Cash management trusts
Total assets of cash management trusts was $36.5b at 30 June 2005, up $2.4b (7%) since March 2005. Cash and deposits increased by $2.5b (55%) and other short term securities increased by $1.2b (22%). Bank certificates of deposit decreased by $1.3b (9%). Short term securities accounted for 73% of total assets.
Public unit trusts
The total assets for public unit trusts was $205.5b at 30 June 2005, up $7.5b (4%) from the revised March 2005 figure. The major increases were in loans and placements and other non-financial assets, up $2.4b and $1.5b respectively. Cash and deposits decreased by $2.1b.
Source of funds under management
During the June quarter 2005 there was an increase in total funds under management by investment managers of $20.4b (3%), bringing the total funds under management to $836.9b.

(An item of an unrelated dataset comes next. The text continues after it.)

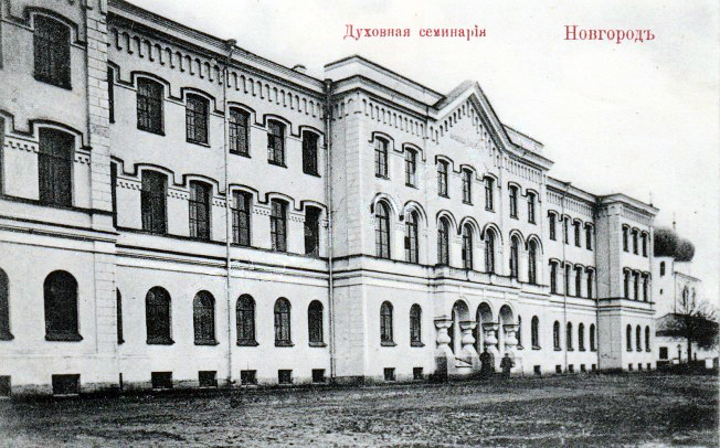 «Учебный корпус Новгородской духовной семинарии. Построен по проекту архитектора А.И. Борщова в 1890 г. Фото нач. ХХ в.»

The value of funds under management on behalf of superannuation funds increased by $11.6b (4%), life insurance offices decreased by $3.9b (3%) while common funds remained virtually the same.
During the quarter the value of funds under management on behalf of sources other than managed funds increased $12.1b (6%). Of this, the largest increase was funds under management on behalf of trusts other than public unit trusts, $7.6b (7%). There were increases also in the value of funds under management on behalf of other sources, $3.3b (13%), other investment managers, $1.5b (5%) and general insurance, $0.1b.
The value of funds under management on behalf of overseas sources increased to $29.9b up $1.0 (3%) from the previous quarter.
The value of managed funds assets invested through investment managers was $592.3b at 30 June 2005, representing 64.7% of the consolidated assets of managed funds.